The rapid expansion of Oerlikon's solar division has cast a positive light on a disappointing financial performance for the Swiss technology group.

The company opened a new solar panel production plant on Monday, but a day later announced losses of SFr313 million ($285 million) in the first half of 2008 - along with 1,000 job cuts in Europe.

Executives blamed the losses on the rising cost of raw materials and energy but the firm also saw incoming orders drop by 6.7 per cent to SFr2.8 billion. Its textiles division is being restructured to reduce fixed costs by 20 per cent compared with last year.

Oerlikon is the latest Swiss industrial giant to feel the global economic pinch along with such household names as Holcim, Georg Fischer and Rieter.

But Oerlikon chief executive Uwe Krüger insisted that the group's prospects looked positive despite the cyclical downturn in the textiles and semiconductor industries.

The company expects to double sales of its cutting-edge thin film photovoltaic solar panels to SFr700 million by the end of the year and to break the SFr1 billion mark in 2009. Economics Minister Doris Leuthard opened a new production plant in Trübbach, canton St Gallen, on Monday.

In contrast to job cuts in other divisions, Oerlikon Solar plans to create around 350 new positions in the rapidly growing business segment by the end of next year.

Grid parity

Krüger told swissinfo that the thin film technology pioneered by Oerlikon would allow solar powered electricity to be produced as efficiently as by fossil fuels in the next two years – a landmark known as grid parity.

"The breakthrough in cost efficient production of energy out of photovoltaic panels has the potential to change the whole industry," he said.

"We are seeing first evidence of this with our full order books. We are already producing at above capacity and we are running as fast as we can to ramp up production."

The main demand for panels is coming from giant solar parks soon to be erected in Spain, Greece, Italy, China and Malaysia.

Neighbouring Germany has the lead in solar panel production thanks to government subsidies, but Switzerland has the edge in research, according to Krüger. Thin film photovoltaic technology was developed by Oerlikon in partnership with Lausanne's Swiss Federal Institute of Technology and the Institute of Microtechology in Neuchatel.

Government funding

"This has generated a lot of additional interest in the scientific community in Switzerland to enlarge research and development," Krüger told swissinfo.

Oerlikon and other Swiss companies have received limited financial backing from the government. But Krüger believes the future of Swiss solar technology lies in attracting more scientists to the country rather than giving in to calls to increase the size of central funding.

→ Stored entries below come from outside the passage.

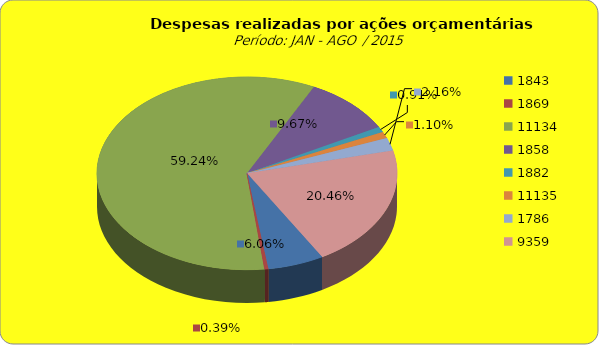
| Category | Series 1 |
|---|---|
| 1843.0 | 8197055.96 |
| 1869.0 | 528272.27 |
| 11134.0 | 80185840.77 |
| 1858.0 | 13093484.06 |
| 1882.0 | 1233712.51 |
| 11135.0 | 1493407.48 |
| 1786.0 | 2930240.61 |
| 9359.0 | 27693218.22 |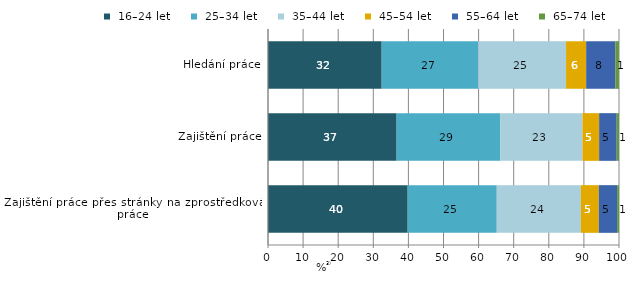
| Category |  16–24 let |  25–34 let |  35–44 let |  45–54 let |  55–64 let |  65–74 let |
|---|---|---|---|---|---|---|
| Zajištění práce přes stránky na zprostředkování práce | 39.791 | 25.385 | 23.944 | 5.117 | 5.216 | 0.546 |
| Zajištění práce | 36.649 | 29.495 | 23.451 | 4.744 | 5.011 | 0.65 |
| Hledání práce | 32.387 | 27.49 | 25.041 | 5.72 | 8.313 | 1.029 |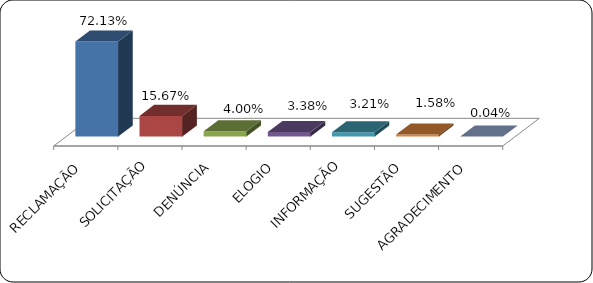
| Category | Series 0 |
|---|---|
|      RECLAMAÇÃO | 0.721 |
|      SOLICITAÇÃO | 0.157 |
|      DENÚNCIA | 0.04 |
|      ELOGIO | 0.034 |
|      INFORMAÇÃO | 0.032 |
|      SUGESTÃO | 0.016 |
|      AGRADECIMENTO | 0 |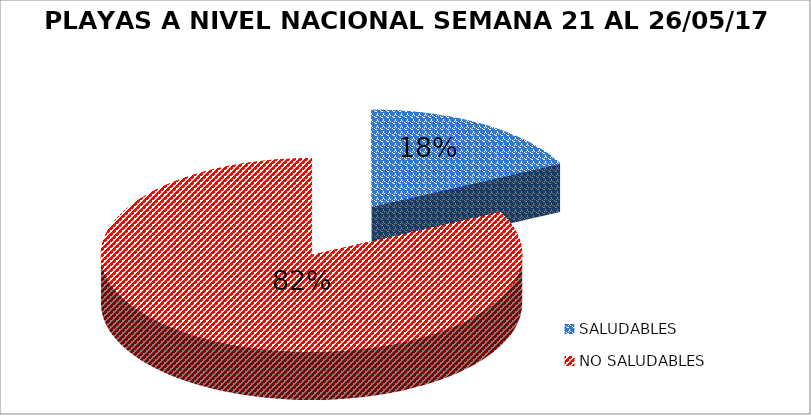
| Category | N.° |
|---|---|
| SALUDABLES | 21 |
| NO SALUDABLES | 98 |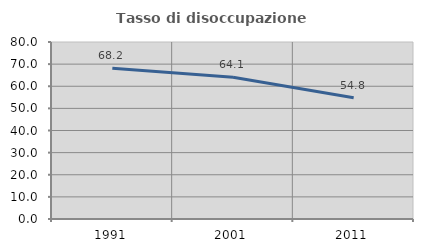
| Category | Tasso di disoccupazione giovanile  |
|---|---|
| 1991.0 | 68.182 |
| 2001.0 | 64.103 |
| 2011.0 | 54.839 |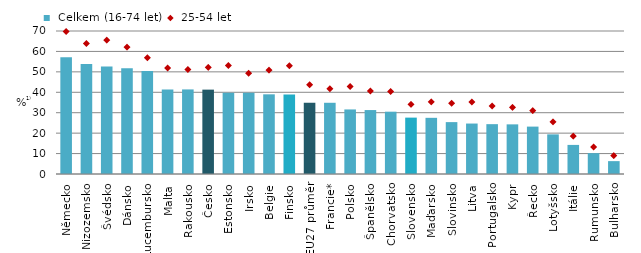
| Category |  Celkem (16-74 let) |
|---|---|
| Německo | 57.1 |
| Nizozemsko | 53.8 |
| Švédsko | 52.6 |
| Dánsko | 51.8 |
| Lucembursko | 50.4 |
| Malta | 41.4 |
| Rakousko | 41.4 |
| Česko | 41.3 |
| Estonsko | 39.8 |
| Irsko | 39.8 |
| Belgie | 39 |
| Finsko | 38.9 |
| EU27 průměr | 34.878 |
| Francie* | 34.864 |
| Polsko | 31.6 |
| Španělsko | 31.3 |
| Chorvatsko | 30.5 |
| Slovensko | 27.6 |
| Maďarsko | 27.5 |
| Slovinsko | 25.4 |
| Litva | 24.7 |
| Portugalsko | 24.4 |
| Kypr | 24.3 |
| Řecko | 23.2 |
| Lotyšsko | 19.4 |
| Itálie | 14.24 |
| Rumunsko | 10.2 |
| Bulharsko | 6.3 |

"From an entrepreneurial perspective, funding should only be an initiation. The base load of expenses for research has to come from companies who have an economic interest in making a profit," he said.

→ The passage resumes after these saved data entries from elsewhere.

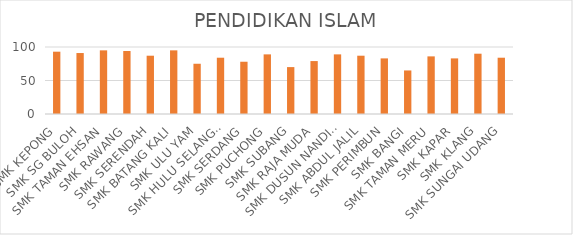
| Category | PENDIDIKAN ISLAM |
|---|---|
| SMK KEPONG | 93 |
| SMK SG BULOH | 91 |
| SMK TAMAN EHSAN | 95 |
| SMK RAWANG | 94 |
| SMK SERENDAH | 87 |
| SMK BATANG KALI | 95 |
| SMK ULU YAM | 75 |
| SMK HULU SELANGOR | 84 |
| SMK SERDANG | 78 |
| SMK PUCHONG | 89 |
| SMK SUBANG | 70 |
| SMK RAJA MUDA | 79 |
| SMK DUSUN NANDING | 89 |
| SMK ABDUL JALIL | 87 |
| SMK PERIMBUN | 83 |
| SMK BANGI | 65 |
| SMK TAMAN MERU | 86 |
| SMK KAPAR | 83 |
| SMK KLANG | 90 |
| SMK SUNGAI UDANG | 84 |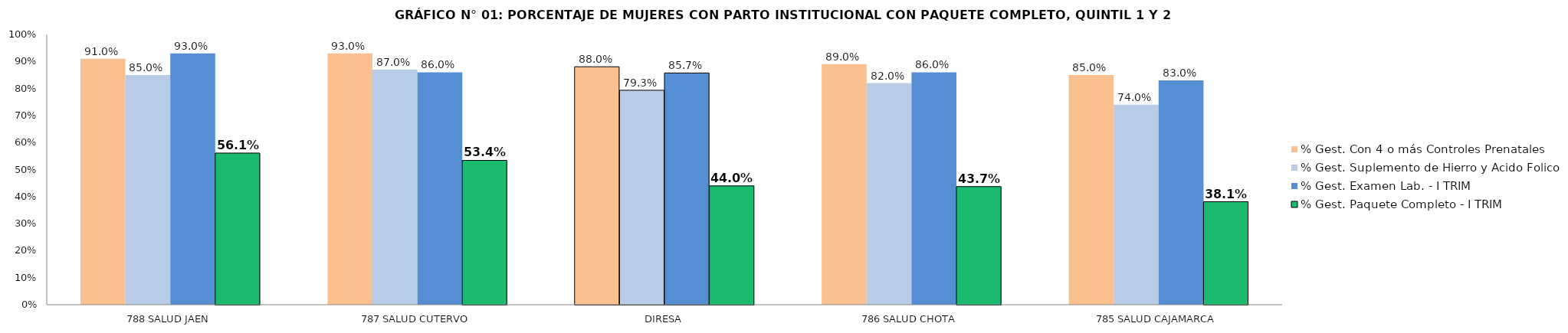
| Category | % Gest. Con 4 o más Controles Prenatales | % Gest. Suplemento de Hierro y Acido Folico | % Gest. Examen Lab. - I TRIM | % Gest. Paquete Completo - I TRIM |
|---|---|---|---|---|
| 788 SALUD JAEN | 0.91 | 0.85 | 0.93 | 0.561 |
| 787 SALUD CUTERVO | 0.93 | 0.87 | 0.86 | 0.534 |
| DIRESA | 0.88 | 0.793 | 0.857 | 0.44 |
| 786 SALUD CHOTA | 0.89 | 0.82 | 0.86 | 0.437 |
| 785 SALUD CAJAMARCA | 0.85 | 0.74 | 0.83 | 0.381 |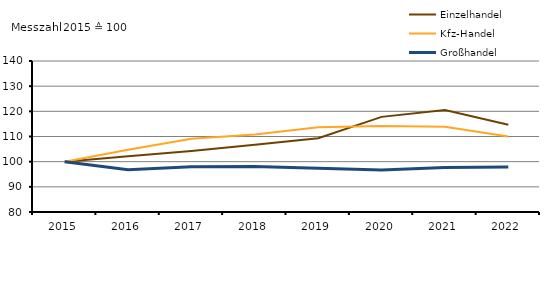
| Category | Einzelhandel | Kfz-Handel | Großhandel |
|---|---|---|---|
| 2015.0 | 100 | 100 | 100 |
| 2016.0 | 102.2 | 104.7 | 96.8 |
| 2017.0 | 104.2 | 109.1 | 98 |
| 2018.0 | 106.7 | 110.8 | 98.1 |
| 2019.0 | 109.3 | 113.7 | 97.4 |
| 2020.0 | 117.8 | 114.2 | 96.7 |
| 2021.0 | 120.5 | 113.9 | 97.7 |
| 2022.0 | 114.7 | 110 | 97.9 |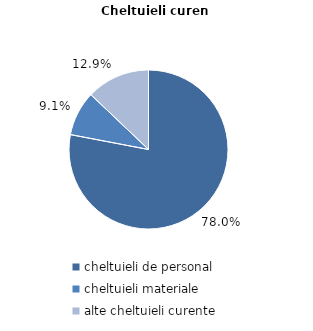
| Category | Series 0 |
|---|---|
| cheltuieli de personal | 78 |
| cheltuieli materiale | 9.1 |
| alte cheltuieli curente | 12.9 |

Economics Minister Leuthard said the success of Oerlikon Solar should act as a spur for the whole industry in Switzerland.

"We possess the core competence [of] know-how and research plus the politico-economic framework on the one hand, and companies with the necessary technological skills on the other," she said at the Trübbach plant opening.

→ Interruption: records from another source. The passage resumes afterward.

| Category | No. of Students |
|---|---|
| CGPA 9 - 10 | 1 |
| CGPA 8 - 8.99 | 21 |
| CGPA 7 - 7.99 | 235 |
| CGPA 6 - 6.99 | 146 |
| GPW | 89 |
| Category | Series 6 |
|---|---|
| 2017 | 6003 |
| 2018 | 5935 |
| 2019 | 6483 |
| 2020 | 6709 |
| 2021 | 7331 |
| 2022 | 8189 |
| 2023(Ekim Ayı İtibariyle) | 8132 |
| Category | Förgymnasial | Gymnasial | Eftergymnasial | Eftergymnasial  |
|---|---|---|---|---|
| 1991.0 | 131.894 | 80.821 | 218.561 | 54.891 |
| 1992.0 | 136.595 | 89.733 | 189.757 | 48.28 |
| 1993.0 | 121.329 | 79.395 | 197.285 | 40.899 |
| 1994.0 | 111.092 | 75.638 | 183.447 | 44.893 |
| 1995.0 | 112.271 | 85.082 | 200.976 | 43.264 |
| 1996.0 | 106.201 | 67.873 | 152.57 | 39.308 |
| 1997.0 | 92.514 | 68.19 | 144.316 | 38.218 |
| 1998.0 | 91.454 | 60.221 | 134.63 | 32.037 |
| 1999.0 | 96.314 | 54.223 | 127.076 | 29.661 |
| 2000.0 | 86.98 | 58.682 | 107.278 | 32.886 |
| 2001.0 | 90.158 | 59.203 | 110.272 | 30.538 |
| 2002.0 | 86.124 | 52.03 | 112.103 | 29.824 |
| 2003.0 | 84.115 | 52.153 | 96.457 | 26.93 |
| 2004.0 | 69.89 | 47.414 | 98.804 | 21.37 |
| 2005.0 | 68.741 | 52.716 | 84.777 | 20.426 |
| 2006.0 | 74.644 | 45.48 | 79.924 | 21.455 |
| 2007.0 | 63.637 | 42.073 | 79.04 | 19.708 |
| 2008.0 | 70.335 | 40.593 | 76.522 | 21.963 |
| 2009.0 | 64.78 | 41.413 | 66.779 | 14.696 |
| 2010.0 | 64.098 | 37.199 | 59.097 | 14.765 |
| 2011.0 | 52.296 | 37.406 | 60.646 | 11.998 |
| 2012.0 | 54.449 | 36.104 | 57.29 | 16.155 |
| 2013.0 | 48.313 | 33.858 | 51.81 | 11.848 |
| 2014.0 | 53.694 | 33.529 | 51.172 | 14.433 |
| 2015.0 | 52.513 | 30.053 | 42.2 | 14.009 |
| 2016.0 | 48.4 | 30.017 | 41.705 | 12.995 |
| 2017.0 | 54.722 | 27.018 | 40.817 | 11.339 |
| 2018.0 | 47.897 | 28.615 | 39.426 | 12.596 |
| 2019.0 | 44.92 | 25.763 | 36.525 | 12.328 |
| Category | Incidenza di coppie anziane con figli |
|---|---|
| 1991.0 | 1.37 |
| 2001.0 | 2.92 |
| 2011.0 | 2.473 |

swissinfo, Matthew Allen in Trübbach

Oerlikon

Oerlikon specialises in solar technology, thin film coating, vacuum systems, textile machines, drive systems and precision components.

Its high-tech applications can be found in cars, satellites, machines, textile products, solar panels, MP3 players and beamers.

The company was founded as a precision tools factory in 1907 with 150 employees on the outskirts of Zurich. It now has some 19,000 staff in 35 countries and generated sales of SFr5.6 billion last year.

The company was floated on the stock exchange under the name Oerlikon-Bührle Holding in 1973. It changed its name to Unaxis after a restructuring in 2000 but was renamed Oerlikon shortly after being bought by Austrian private equity firm Victory in 2005.

Russian billionaire Viktor Vekselberg wrestled control of the group earlier this year through his holding company Renova.

Oerlikon Solar was made an independent business division in 2005 having started production of panels two years earlier.